A matrix or a data frame of observations, assuming the rows are the observations and the columns the variables. Note that NAs are not allowed.
K
A vector of integers specifying the number of clusters for which the BIC and the parameters are to be calculated; the function keeps the parameters which maximises the BIC. Note that the length of the vector K can't be larger than 20. Default is 1:10.
model
A character string vector, or an integer vector indicating the models to be used. The available models are: "AkjBkQkDk" (default), "AkBkQkDk", "ABkQkDk", "AkjBQkDk", "AkBQkDk", "ABQkDk", "AkjBkQkD", "AkBkQkD", "ABkQkD", "AkjBQkD", "AkBQkD", "ABQkD", "AjBQD", "ABQD". It is not case sensitive and integers can be used instead of names, see details for more information. Several models can be used, if it is, only the results of the one which maximizes the BIC criterion is kept. To run all models, use model="ALL".
threshold
A float stricly within 0 and 1. It is the threshold used in the Cattell's Scree-Test.
com_dim
It is used only for common dimensions models. The user can give the common dimension he wants. If used, it must be an integer. Its default is set to NULL.
itermax
The maximum number of iterations allowed. The default is 60.
eps
A positive double. It is the stopping criterion: the algorithm stops when the difference between two successive Log Likelihoods is lower than ‘eps’.
graph
It is for comparison sake only, when several estimations are run at the same time (either when using several models, or when using cross-validation to select the best dimension/threshold).

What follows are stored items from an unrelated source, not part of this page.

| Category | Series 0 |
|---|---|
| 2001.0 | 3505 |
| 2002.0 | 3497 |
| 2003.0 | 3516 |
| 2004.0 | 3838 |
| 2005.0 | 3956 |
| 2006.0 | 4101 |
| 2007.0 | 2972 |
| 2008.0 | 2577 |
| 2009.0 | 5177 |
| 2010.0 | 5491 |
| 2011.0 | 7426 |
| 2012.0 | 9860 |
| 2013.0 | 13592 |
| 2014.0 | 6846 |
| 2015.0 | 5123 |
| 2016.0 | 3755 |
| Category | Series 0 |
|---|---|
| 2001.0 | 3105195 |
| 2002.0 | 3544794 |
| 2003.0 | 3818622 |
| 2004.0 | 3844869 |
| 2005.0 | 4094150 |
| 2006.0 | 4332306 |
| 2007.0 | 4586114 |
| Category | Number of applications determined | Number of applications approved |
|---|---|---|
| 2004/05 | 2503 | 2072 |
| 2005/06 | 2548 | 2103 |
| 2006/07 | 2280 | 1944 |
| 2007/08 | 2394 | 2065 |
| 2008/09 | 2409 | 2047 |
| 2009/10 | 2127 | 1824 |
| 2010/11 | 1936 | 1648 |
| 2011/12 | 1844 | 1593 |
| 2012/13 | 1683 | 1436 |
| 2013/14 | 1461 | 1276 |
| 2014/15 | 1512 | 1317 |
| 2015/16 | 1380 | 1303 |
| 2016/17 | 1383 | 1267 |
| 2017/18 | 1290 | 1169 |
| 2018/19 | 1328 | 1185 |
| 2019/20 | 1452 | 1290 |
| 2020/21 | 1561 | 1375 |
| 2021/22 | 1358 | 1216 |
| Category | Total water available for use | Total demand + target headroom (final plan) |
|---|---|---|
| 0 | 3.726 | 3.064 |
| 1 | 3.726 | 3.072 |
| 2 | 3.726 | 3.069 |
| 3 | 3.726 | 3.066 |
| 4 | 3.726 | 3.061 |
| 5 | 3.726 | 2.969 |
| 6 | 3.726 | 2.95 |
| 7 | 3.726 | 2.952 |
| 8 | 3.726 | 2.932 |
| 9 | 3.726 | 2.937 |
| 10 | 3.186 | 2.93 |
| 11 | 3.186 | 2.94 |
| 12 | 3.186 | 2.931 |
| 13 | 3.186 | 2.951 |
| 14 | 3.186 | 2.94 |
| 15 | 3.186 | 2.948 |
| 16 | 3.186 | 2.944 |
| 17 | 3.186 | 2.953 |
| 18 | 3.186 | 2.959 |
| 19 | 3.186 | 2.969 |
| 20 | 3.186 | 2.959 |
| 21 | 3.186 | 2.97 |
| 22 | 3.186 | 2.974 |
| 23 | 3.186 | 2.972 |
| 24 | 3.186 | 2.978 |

If graph = TRUE, the plot of the results of all estimations is displayed. Default is FALSE.
algo
A character string indicating the algorithm to be used. The available algorithms are the Expectation-Maximisation ("EM"), the Classification E-M ("CEM") and the Stochastic E-M ("SEM"). The default algorithm is the "EM".
d
Either “Cattell” (default) or “BIC”. See details for more information.
init
A character string or a vector of clusters. It is the way to initialize the E-M algorithm. There are five ways of initialization: “kmeans” (default), “param”, “random” or “mini-em”. See details for more information. It can also be directly initialized with a vector containing the prior classes of the observations.
show
Use show = FALSE to settle off the informations that may be printed.
mini.nb
A vector of integers of length two. This parameter is used in the “mini-em” initialization. The first integer sets how many times the algorithm is repeated; the second sets the maximum number of iterations the algorithm will do each time. For example, if init=“mini-em” and mini.nb=c(5,10), the algorithm wil be lauched 5 times, doing each time 10 iterations; finally the algorithm will begin with the initialization that maximizes the log-likelihood.
scaling
Logical: whether to scale the dataset (mean=0 and standard-error=1 for each variable) or not. By default the data is not scaled.
min.individuals
This parameter is used to control for the minimum population of a class. If the population of a class becomes stricly inferior to 'min.individuals' then the algorithm stops and gives the message: 'pop<min.indiv.'. Here the meaning of "population of a class" is the sum of its posterior probabilities. The value of 'min.individuals' cannot be lower than 2.
noise.ctrl
This parameter avoids to have a too low value of the 'noise' parameter b. It garantees that the dimension selection process do not select too many dimensions (which leads to a potential too low value of the noise parameter b). When selecting the intrinsic dimensions using Cattell's scree-test or BIC, the function doesn't use the eigenvalues inferior to noise.ctrl, so that the intrinsic dimensions selected can't be higher or equal to the order of these eigenvalues.
...
Any arguments that can be used by the function "kmeans" when this initialization is selected (namely: algorithm; nstart; iter.max).
Details
Some information on the signification of the model names:
Akj are the parameters of the classes subspaces:
if Akj: each class has its parameters and there is one parameter for each dimension
if Ak: the classes have different parameters but there is only one per class
if Aj: all the classes have the same parameters for each dimension (it's a particular case with a common orientation matrix)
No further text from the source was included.